穿成病弱反派后 第88节

  “许纯牧和我不同。”

  怎么又提到许纯牧了。

  楚歇皱起了眉头。

  “他自幼父慈子孝,爷爷看重。在北境无忧无虑地长大。许邑曾说过愿他一生都在北境,那是要将他养在身边的意思。”江晏迟语气很平静,却带着些难以察觉的戾气,“楚歇,你很喜欢是不是,那种淳朴的……珍贵的,良善。”

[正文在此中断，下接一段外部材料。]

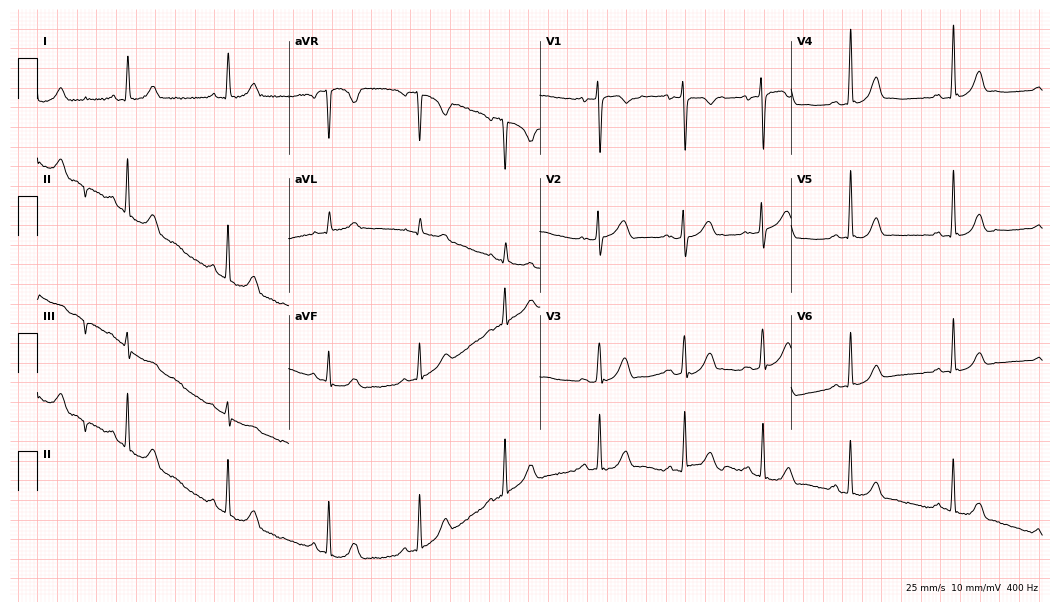
12-lead ECG from a 32-year-old female patient. Recorded interpretation: within normal limits.

  “说是喜欢,不如说羡慕吧。”虽然明知道他在说醉话,楚歇还是顺着回应,心里也打定了主意,上塌同他睡在一处,“陛下早些睡,我也有些困了……”

  “别睡。”

  江晏迟难得地阻止了他,“再同我说说,好不好。”

  “嗯,那好。”

  今天的小皇帝真的很奇怪。

  “陛下想说什么。”楚歇开启了哄孩子模式,闭着眼养神,“说罢。”

  “许纯牧见过你白日这个性子吗。”

  楚歇酝酿的睡意一瞬间没了。

  一双眼猛地睁开,有些错愕的看着身边的江晏迟。

  “没见过,对不对。”江晏迟嘴角带着一点笑,“为什么。”

  为什么,卧槽,你等等,我来临时给你想一下为什么。

  楚歇被那双眼望着,有些不自然地抓挠一下床单,张口竟还有些结巴:“我,我那是——”

  “如果你要骗我,就不要解释。”

  “我……不骗你的。我以前骗过你,但是我现在不骗你的。”

  楚歇听着他凉凉的语气,将他湿透的头发拨到一边,说,“陛下今日是怎么了,好像和平时不太一样。”

  “你倒是……一直都是这个样子。”

  “好像不管我做什么,你都不会有任何改变。”

  怎么好像有一点点……阴阳怪气。

  楚歇失去了交谈的兴趣,转过身去背对着他:“我真的有些困了。”

  “困了。”

  身后的声音清淡地传来,“那就睡吧。”

  楚歇闭眼,做了个梦,梦见自己躺在冰冷的棺椁中,动也没法动,紧紧地贴着一团冰椁,寒意侵入了骨髓。

  再醒来时,天已是大亮。

  昨夜的喝醉了的江晏迟真的很奇怪,楚歇一大早地把小喜子喊来了,问昨夜他怎的不来伺候。小喜子说是昨夜陛下支开了人,说只想和娘娘两个人呆着。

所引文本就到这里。